Полагают, что раскол пережил и Каллиста и его преемника Урбана. Основание для этого — известие в Catalogue Liberianus, что одновременно сосланы были епископ Понтиан и пресвитер Ипполит в 235 г. в Сардинию. Может быть, эта ссылка вызвана была последними вспышками борьбы между разделившимися христианами, которые, затем соединившись между собою, поставили епископом Антероса. Во всяком
Западные ученые обыкновенно сардинскою ссылкою и оканчивают историю Ипполита: полагают, что он не перенес вредного сардинского климата. Наш ученый Иванцов–Плато–нов отождествляет нашего Ипполита с Ипполитом, подателем послания Дионисия александрийского римским христианам (Eus. h. e. VII, 46), затем с Ипполитом, ан–тиохийским пресвитером, с Ипполитом пустынником и Ипполитом священномучеником, пострадавшим при Клавдии II (268—270), и полагает, что Ипполит антипапа мог дожить до 270 года. Из всех этих позднейших Ипполитов хорошо засвидетельствован исторически только Ипполит, податель послания Дионисия александрийского.
2. Расколы Новата и Новатиана
Довольно близкую аналогию с этим первым римским расколом представляет и второй здешний раскол — новатианский. Во главе недовольных здесь становится человек высокообразованный и в общем довольно симпатичного характера. Мотив протеста — тоже строгое соблюдение, ригоризм, возмущенный смягчением церковной дисциплины. Борьба партий и здесь велась средствами аналогичными, т. е. путем преувеличенно темной обрисовки характера противника, в данном случае — представителя ригористической партии.
Но новатианскому расколу в Риме предшествовал еще раскол Новата и Феликиссима в Карфагене.

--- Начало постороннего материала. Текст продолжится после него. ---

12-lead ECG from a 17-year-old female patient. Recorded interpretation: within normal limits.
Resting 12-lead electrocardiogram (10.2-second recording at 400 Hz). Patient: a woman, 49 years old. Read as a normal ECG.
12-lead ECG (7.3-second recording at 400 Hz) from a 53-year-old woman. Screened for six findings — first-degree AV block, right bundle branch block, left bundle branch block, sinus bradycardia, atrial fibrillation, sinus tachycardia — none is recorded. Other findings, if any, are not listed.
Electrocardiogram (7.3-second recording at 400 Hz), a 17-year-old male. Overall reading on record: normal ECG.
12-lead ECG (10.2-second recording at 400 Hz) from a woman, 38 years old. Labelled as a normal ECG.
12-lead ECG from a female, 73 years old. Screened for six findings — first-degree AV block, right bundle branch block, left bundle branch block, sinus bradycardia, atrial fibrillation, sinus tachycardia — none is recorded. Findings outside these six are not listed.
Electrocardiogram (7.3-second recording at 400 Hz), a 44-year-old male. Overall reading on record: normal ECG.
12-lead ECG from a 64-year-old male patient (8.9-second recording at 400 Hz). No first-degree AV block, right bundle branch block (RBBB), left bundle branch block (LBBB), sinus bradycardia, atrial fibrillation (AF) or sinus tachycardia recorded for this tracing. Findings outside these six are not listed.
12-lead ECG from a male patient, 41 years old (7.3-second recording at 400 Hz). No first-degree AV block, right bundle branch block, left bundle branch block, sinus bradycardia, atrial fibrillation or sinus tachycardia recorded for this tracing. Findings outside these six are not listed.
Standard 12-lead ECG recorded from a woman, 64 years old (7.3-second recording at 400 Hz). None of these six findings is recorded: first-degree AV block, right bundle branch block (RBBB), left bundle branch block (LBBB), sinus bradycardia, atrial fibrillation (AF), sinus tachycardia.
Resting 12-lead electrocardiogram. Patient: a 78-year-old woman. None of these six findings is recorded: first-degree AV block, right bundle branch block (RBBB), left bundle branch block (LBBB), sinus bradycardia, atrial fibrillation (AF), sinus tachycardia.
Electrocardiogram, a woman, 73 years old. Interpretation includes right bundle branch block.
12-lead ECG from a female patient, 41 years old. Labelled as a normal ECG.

В 248 г. на епископскую кафедру Карфагена был избран Тас–кий Цецилий Киприан. Против него весьма скоро составилась оппозиция из 5 пресвитеров с Новатом во главе. Кажется, здесь вопрос о церковной дисциплине в том смысле, в каком он ставился в борьбе между Каллистом и Ипполитом, не имел места: недовольны были личностию Киприана и отложились от него. Мотив недовольства, не разъясненный фактически, угадать довольно нетрудно. Киприан, весьма уважаемый в церкви, как характер, приобретший эту завидную репутацию еще будучи язычником, крестился недавно, в 245—246 г.; следовательно, через 2—3 года сделался епископом кафедры, первенствующей во всей Африке. Более чем возможно, что лица, давно уже состоявшие в клире и имевшие по существовавшей церковной практике совершенно законное право быть возведенными в высшие степени, почувствовали себя несколько затронутыми этим избранием почти неофита. По–видимому, на первое время Киприану удалось примириться с партиею, против него враждовавшею. Однако Новат скоро пошел еще дальше. Без ведома Киприана и против его воли он поставил приближенного ему Феликиссима диаконом при своей церкви. Затем в Карфагене прошли слухи о злоупотреблениях Новата по управлению церковным имуществом, появились возмутительные рассказы о его жестоком обращении со своим престарелым отцом и беременною женою, так что под давлением своей паствы Киприан назначил день, в который намеревался произвести дознание по делу о Новате.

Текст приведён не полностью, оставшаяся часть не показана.